» **Work to complete**
List each line of the data in which the string "cells" appears.

Study material below:

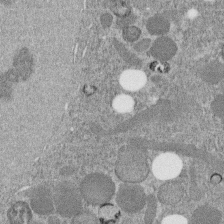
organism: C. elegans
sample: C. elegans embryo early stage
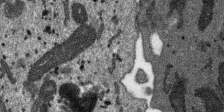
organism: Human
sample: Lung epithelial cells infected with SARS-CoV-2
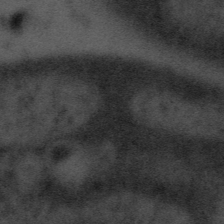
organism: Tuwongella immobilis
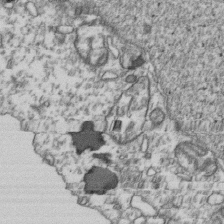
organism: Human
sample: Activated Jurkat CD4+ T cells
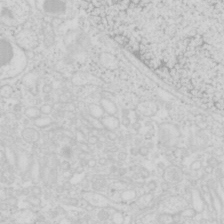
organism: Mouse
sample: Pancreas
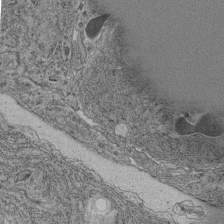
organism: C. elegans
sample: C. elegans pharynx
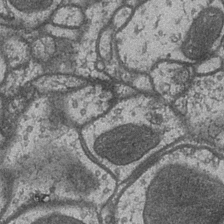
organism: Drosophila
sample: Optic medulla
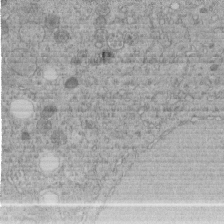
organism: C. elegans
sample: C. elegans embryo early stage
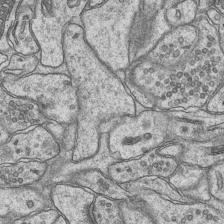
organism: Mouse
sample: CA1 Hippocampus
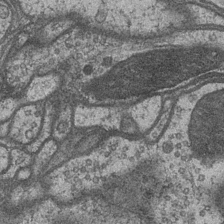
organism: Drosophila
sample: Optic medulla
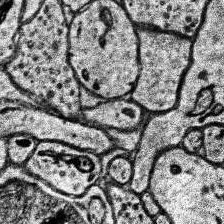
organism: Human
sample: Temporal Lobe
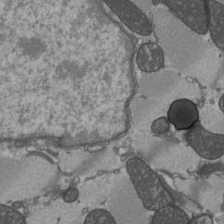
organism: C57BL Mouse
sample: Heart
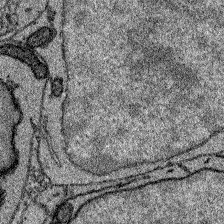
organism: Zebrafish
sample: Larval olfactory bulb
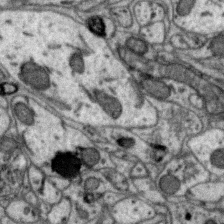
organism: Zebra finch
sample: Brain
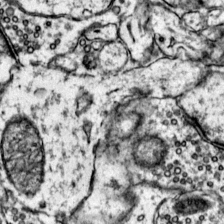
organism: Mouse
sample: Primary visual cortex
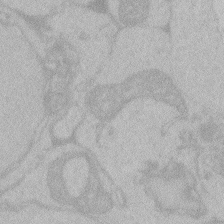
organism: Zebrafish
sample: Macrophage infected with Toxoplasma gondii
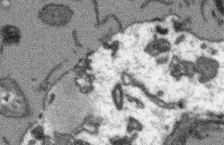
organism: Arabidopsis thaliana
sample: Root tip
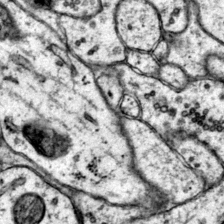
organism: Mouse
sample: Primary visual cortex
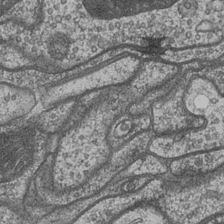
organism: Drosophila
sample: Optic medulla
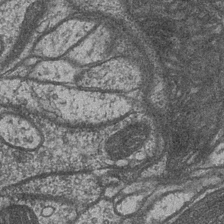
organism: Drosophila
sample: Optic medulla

End of Study material.
Study material below:

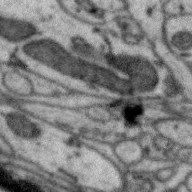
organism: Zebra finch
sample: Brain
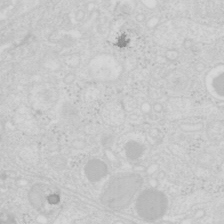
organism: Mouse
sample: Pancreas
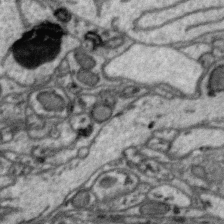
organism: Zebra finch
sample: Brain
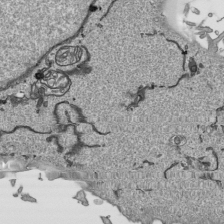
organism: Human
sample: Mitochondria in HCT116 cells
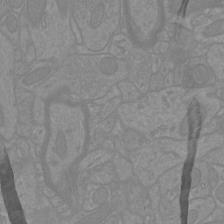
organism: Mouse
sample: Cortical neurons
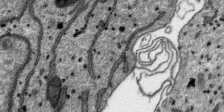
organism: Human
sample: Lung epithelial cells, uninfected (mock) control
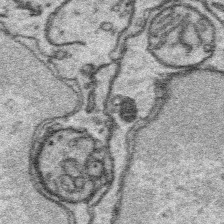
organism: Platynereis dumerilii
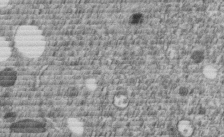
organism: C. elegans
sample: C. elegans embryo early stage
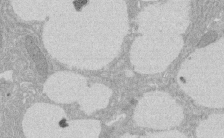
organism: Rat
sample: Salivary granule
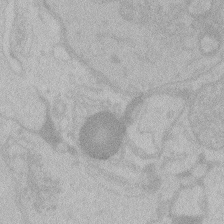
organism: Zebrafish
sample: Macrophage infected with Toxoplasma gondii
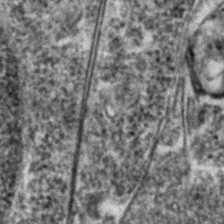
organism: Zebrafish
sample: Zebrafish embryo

End of Study material.
Study material below:

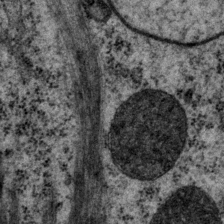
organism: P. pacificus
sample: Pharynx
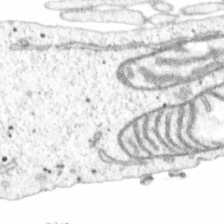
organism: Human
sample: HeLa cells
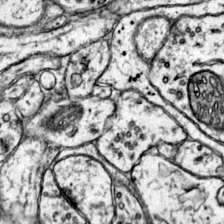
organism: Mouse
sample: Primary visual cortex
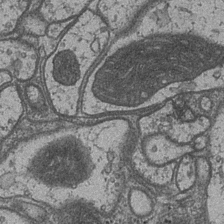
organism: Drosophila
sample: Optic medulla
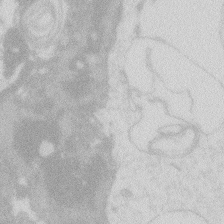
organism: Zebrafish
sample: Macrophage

End of Study material.

» **Solution for this task**
sample: Lung epithelial cells infected with SARS-CoV-2
sample: Activated Jurkat CD4+ T cells
sample: Mitochondria in HCT116 cells
sample: Lung epithelial cells, uninfected (mock) control
sample: HeLa cells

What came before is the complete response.